[Excerpts from a dataset]

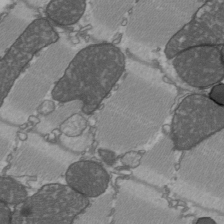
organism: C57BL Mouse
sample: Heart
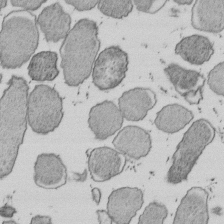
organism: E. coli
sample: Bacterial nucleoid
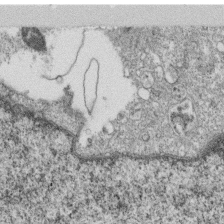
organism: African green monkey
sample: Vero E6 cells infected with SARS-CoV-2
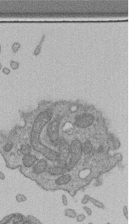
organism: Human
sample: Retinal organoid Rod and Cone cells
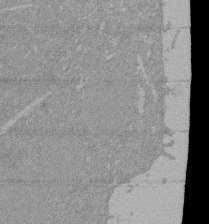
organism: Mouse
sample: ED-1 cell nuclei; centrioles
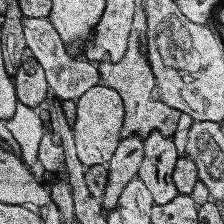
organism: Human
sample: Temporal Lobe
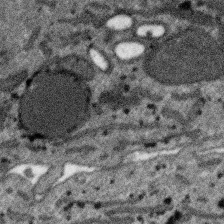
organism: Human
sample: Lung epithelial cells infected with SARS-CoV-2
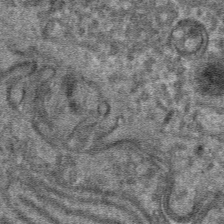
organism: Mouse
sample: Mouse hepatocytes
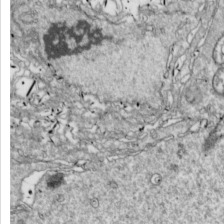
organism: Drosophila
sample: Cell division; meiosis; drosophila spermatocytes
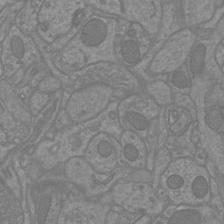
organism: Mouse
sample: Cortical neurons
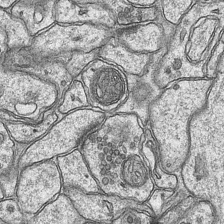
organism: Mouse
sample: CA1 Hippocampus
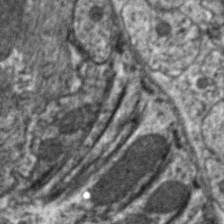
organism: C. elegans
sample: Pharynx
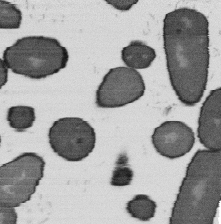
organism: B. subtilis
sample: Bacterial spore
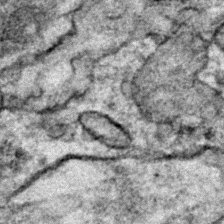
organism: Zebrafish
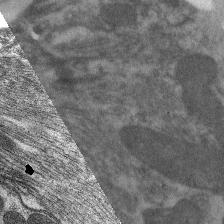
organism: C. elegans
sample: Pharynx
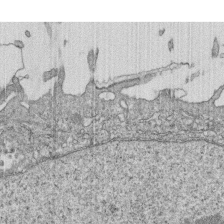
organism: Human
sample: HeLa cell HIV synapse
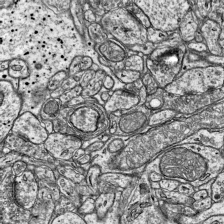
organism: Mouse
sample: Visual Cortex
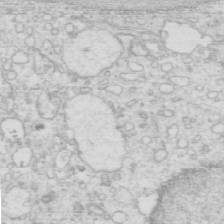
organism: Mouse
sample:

...

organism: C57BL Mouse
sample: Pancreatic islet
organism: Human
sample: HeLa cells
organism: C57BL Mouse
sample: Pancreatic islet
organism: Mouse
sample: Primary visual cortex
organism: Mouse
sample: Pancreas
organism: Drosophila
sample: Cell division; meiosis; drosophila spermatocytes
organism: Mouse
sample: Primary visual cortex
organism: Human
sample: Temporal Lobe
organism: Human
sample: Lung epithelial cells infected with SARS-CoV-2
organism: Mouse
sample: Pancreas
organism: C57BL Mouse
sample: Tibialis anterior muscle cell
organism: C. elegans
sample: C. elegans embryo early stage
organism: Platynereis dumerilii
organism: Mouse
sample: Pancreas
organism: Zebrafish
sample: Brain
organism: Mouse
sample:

- Task description -
Look for the word "cells" in every line of the records. State how many lines contain it, and write only the number.

- Answer to the problem -
5